Yet in a way, I found the whole experience far too similar to the way I shoot now with the D800E – operation of the camera was very DSLR-like, and I could do exactly the same thing, with almost identical image quality, without having to spend a single cent. Perhaps it might be different if I were to shoot landscapes more often, which would be better suited to a slow, meditative style; the trouble is, there aren’t exactly many such opportunities where I live, and the quality of light in the tropics doesn’t really lend itself to it, either. Unfortunately, after a week with the H4D-40, the only conclusion I can come to is that at this point, medium format is not for me: there is no commercial justification**, it doesn’t advance my personal work, or suit the kinds of subjects I typically encounter.
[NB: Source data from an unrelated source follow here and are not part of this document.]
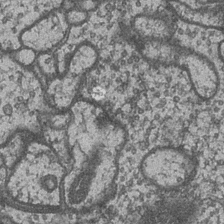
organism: Drosophila
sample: Optic medulla
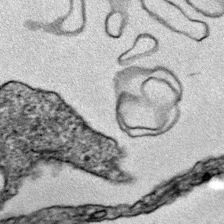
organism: Mouse
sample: Primary visual cortex
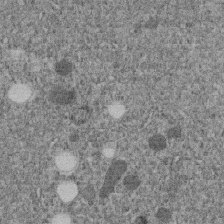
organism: C. elegans
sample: C. elegans embryo early stage
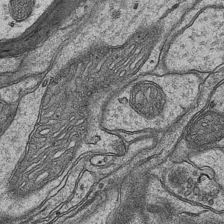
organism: Mouse
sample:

The one thing that did stick in my mind, however, is how little work the files required – it makes me wonder why on earth can’t we get the same tonal quality out of our DSLRs? It certainly isn’t a dynamic range or bit depth limitation; the 16-bit native color on the H4D-40 does render slightly more pleasing colors than the 14-bit D800E, but you had to look for it. I suppose it should theoretically be possible to engineer a default tone curve or series of curves that would at least get the tonal output of the D800E to a similar baseline…food for thought. MT

**A full set of lenses to cover all of my requirements would be prohibitively expensive even after selling all of my current equipment; there would be no wideangle solution to match the Zeiss ZF.2 2.8/21 Distagon, and the maximum macro magnification would be nowhere near what I can easily achieve now with a couple of extension tubes. On top of that, I’d have to use a more powerful set of lights to deal with the smaller apertures I’d have to use to achieve equivalent depth of field on the smaller format, and I’d lose TTL flash metering and remote control. None of my clients need the extra image quality, and certainly wouldn’t pay extra for it.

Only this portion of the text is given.